Liberman: Yes, absolutely. Comparing people with and without tinnitus is a big part of the next five years of our combined work together. Although there are likely many ways to cause tinnitus, we believe that, in a lot of cases, tinnitus is elicited by nerve degeneration in the inner ear. There is accumulating evidence from animal studies that if you have less neural activity going to the auditory brain, the central circuits try to compensate by jacking up the gain. This increased gain leads to a number of problems, the most important being tinnitus and hyperacusis, reduced tolerance for moderate-level sounds.

It’s important to understand the underlying mechanisms, but, of course, what really matters is the development of treatments. In another collaborative grant, I work with Dr Gabriel Corfas of the University of Michigan on the development of approaches to neural regeneration. What’s exciting and promising about the problem of “hidden hearing loss” is that the neural degeneration in the aging ear disconnects the auditory nerve from the hair cell but not from the brain. The survivability of auditory nerve fibers, even in the face of massive degeneration of sensory cells, is why cochlear implants work.

In “hidden hearing loss”, we have a situation where a lot of the sensory cells survive and a lot of the neurons survive, but they’re disconnected. We have shown in mice that, after noise damage, you can stimulate the auditory nerve fibers to send out new processes and make new connections with the hair cells by delivering a naturally occurring molecule called neurotrophin-3. We have also shown in the aging mouse that we can halt the progressive loss of these neural connections by using genetic tools to cause the overproduction of neurotrophin-3 in the inner ear.

Sutherland: I’m sure that our readers are going to be very interested to learn the results of this next phase of research. How close do you feel you are to be able to revive the connection?

Liberman: Yes, the “When” question is a hard one. We believe these treatments are applicable in principle to humans, but there is a lot of further work to be done before such treatments might appear in the clinic. In the animal model, the neurotrophin delivery treatment only works if applied within a few days of the noise exposure and that presents obvious practical challenges in the human context. It’s possible that using gene therapy approaches, we can chronically boost the levels of neurotrophins in the inner ear to improve the survival of auditory nerve connections in aging and after noise.
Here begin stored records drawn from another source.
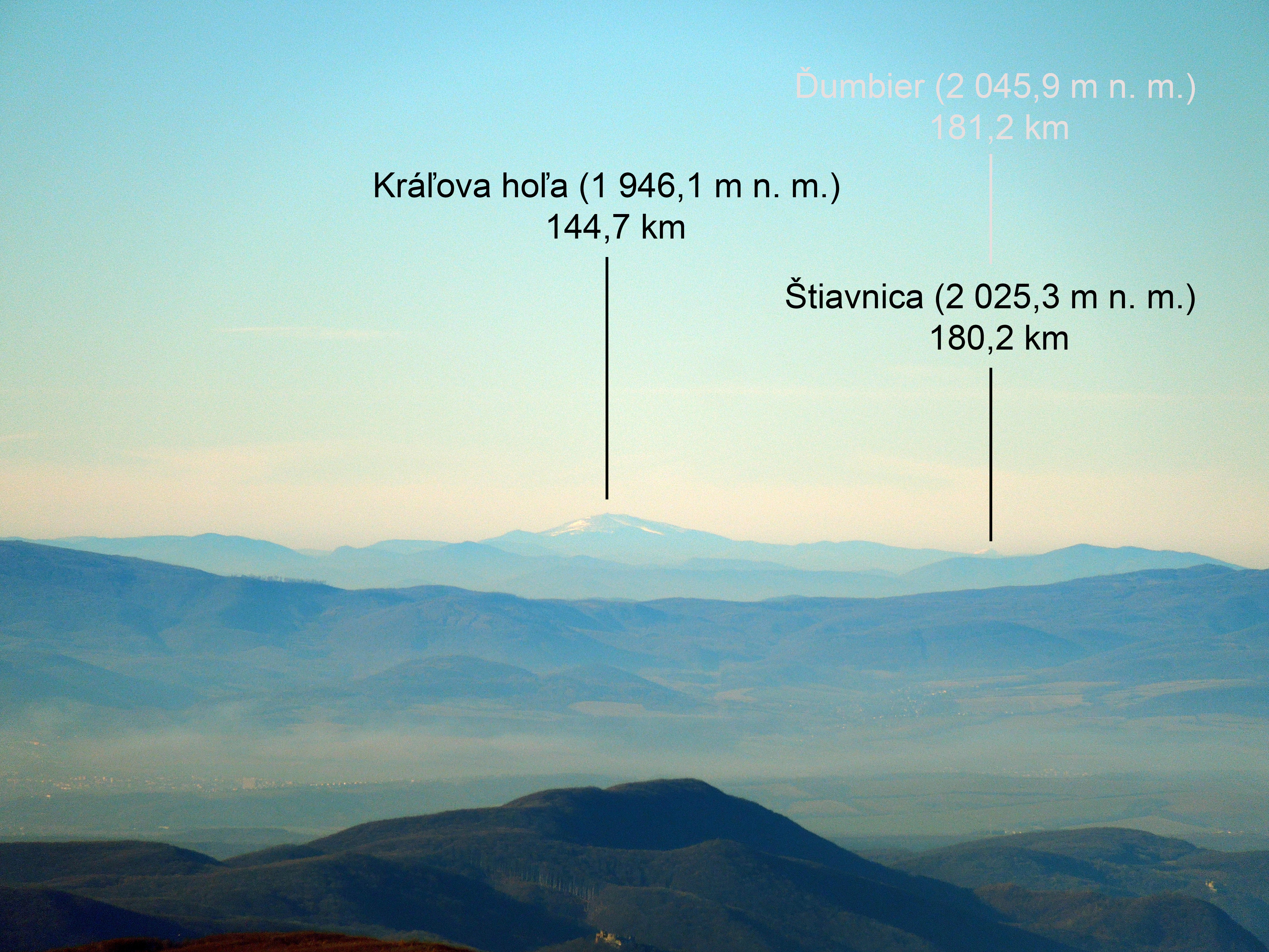 Pohľad na vrchy Nízkych Tatier – Kráľovu hoľu, 180,2 km vzdialenú Štiavnicu a 181,2 km? vzdialený Ďumbier? z východného vrcholu Vihorlatu (Pohľad z Vihorlatu na masív Ďumbiera patrí medzi najvzdialenejšie vnútroštátne výhľady v rámci územia Slovenska)[1][2]
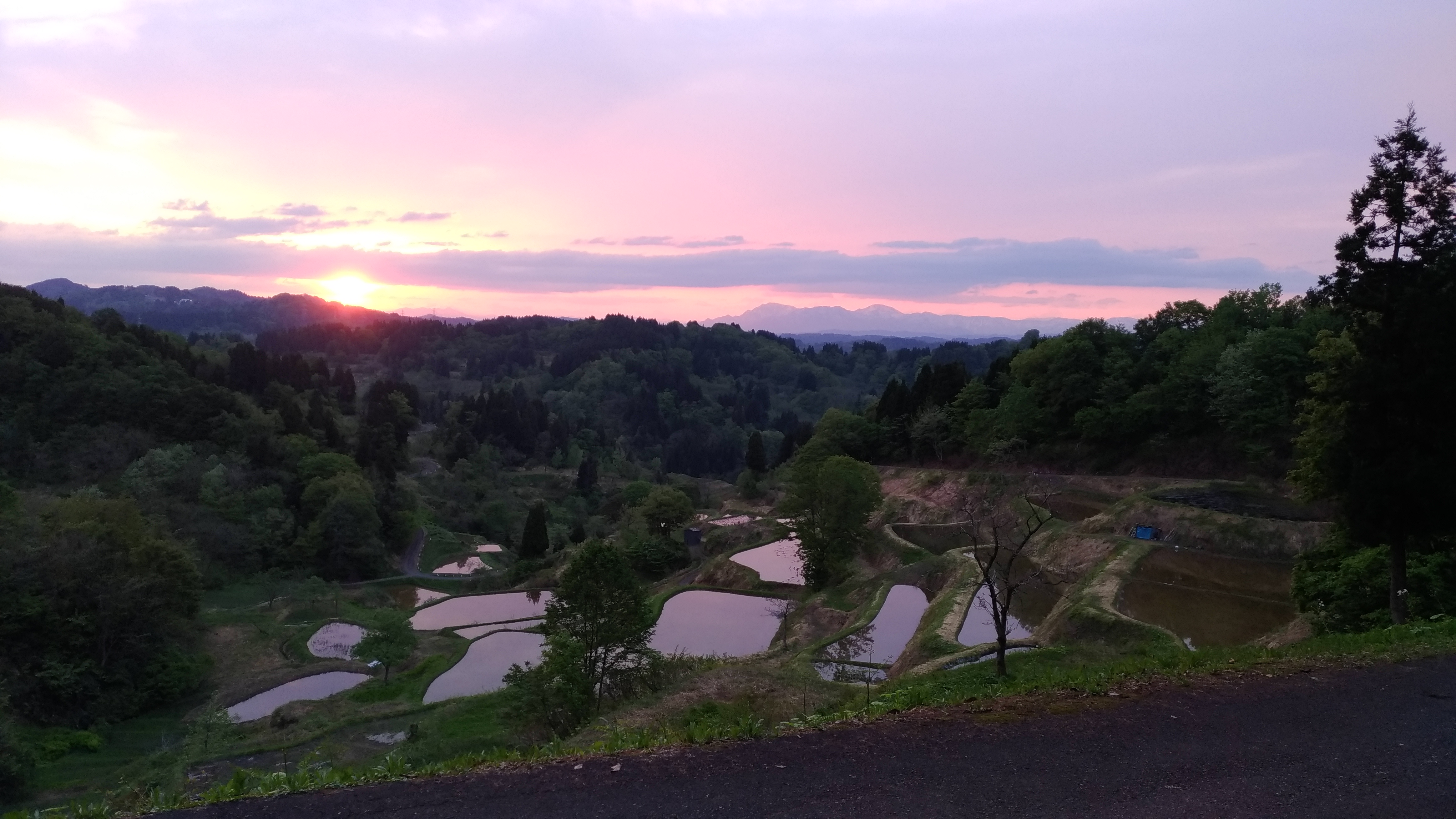 日の出の蒲生の棚田
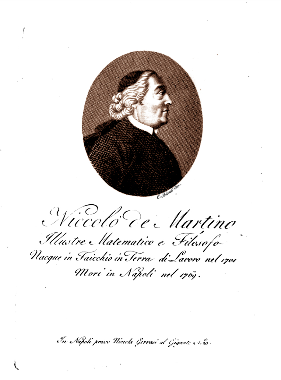 ritratto di Niccolò Antonio de Martino
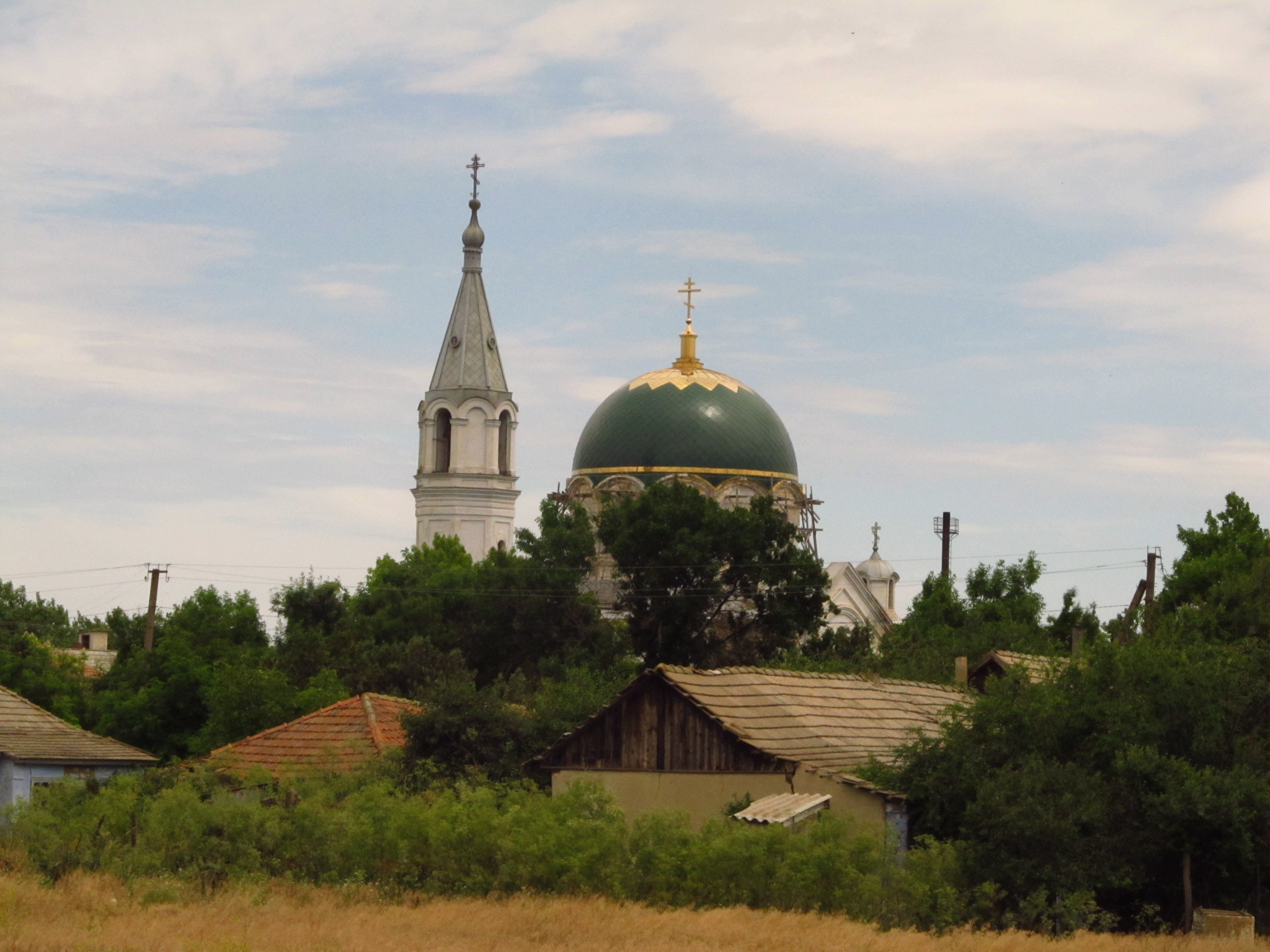 Церква Троїцька, село Старі Трояни
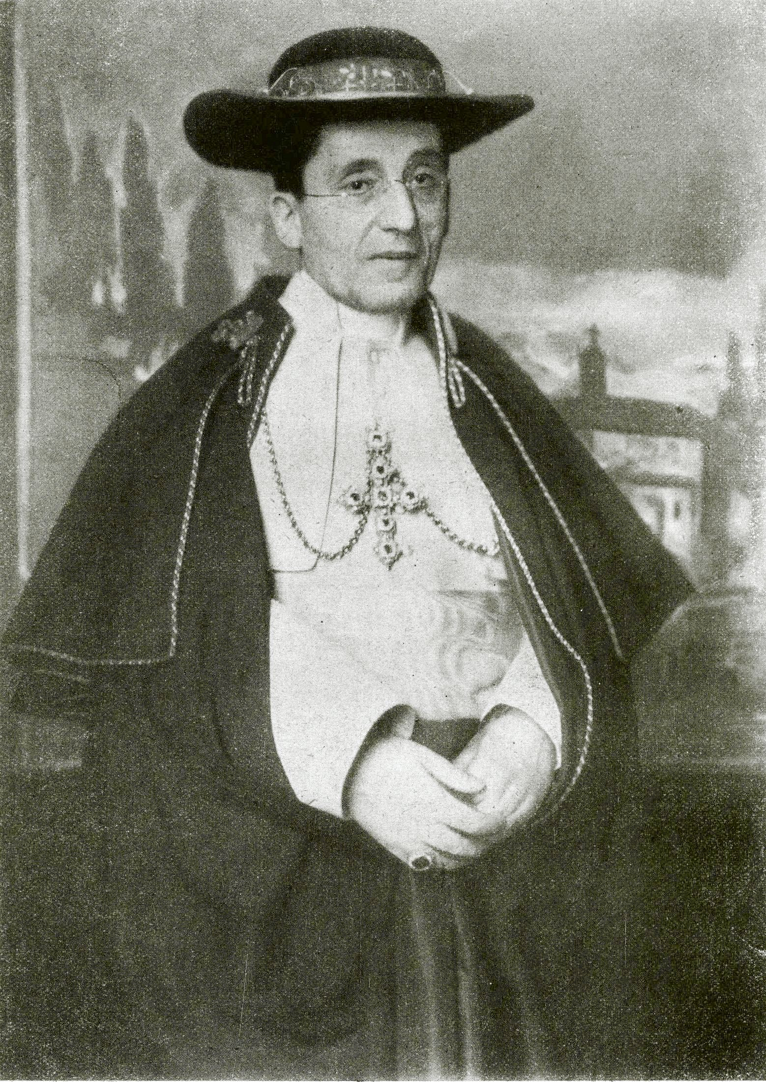 Pope Benedict XV (1854, 1922)
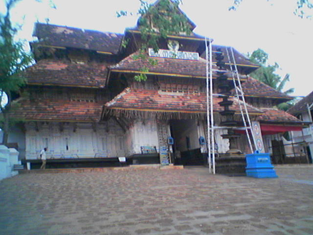 ശ്രീ വടക്കുംനാഥൻ ക്ഷേത്രം
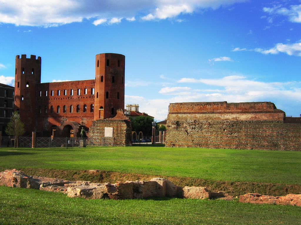 Torino, Piemonte, Italia
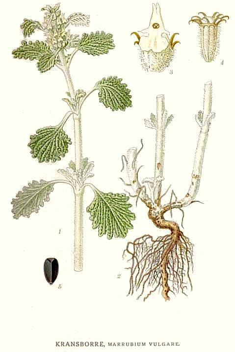 Original Description Kransborre, Marrubium vulgare L.
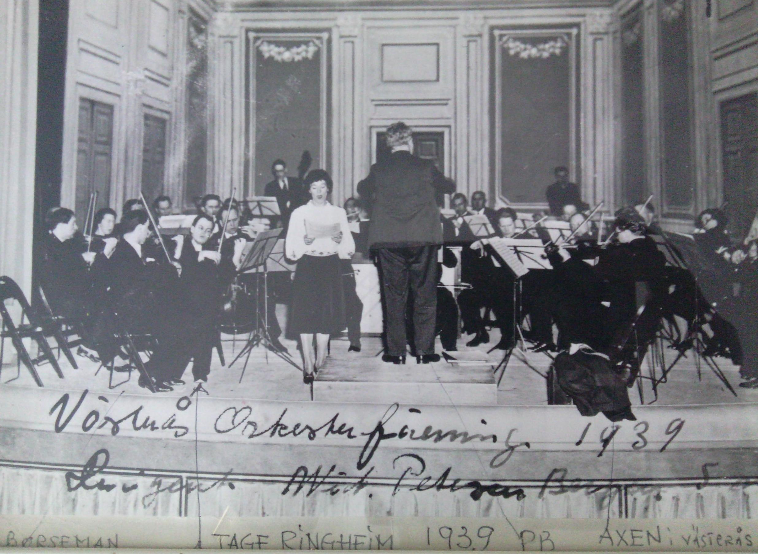 Västerås orkesterförening 1939, Enligt honom själv med Petterson Berger.

We have proof of principle experiments in an animal model, but there’s still a while to go before it’s going to be applicable in the clinics.

Sutherland: We have a few minutes left of our time together. Do you have anything else you would like to add to our conversation?

Liberman: We’ve pretty much covered the bases.

Sutherland: Thank you, Dr Liberman. Take care.

Liberman: You too.

This interview has responses that have been condensed and/or edited for readability.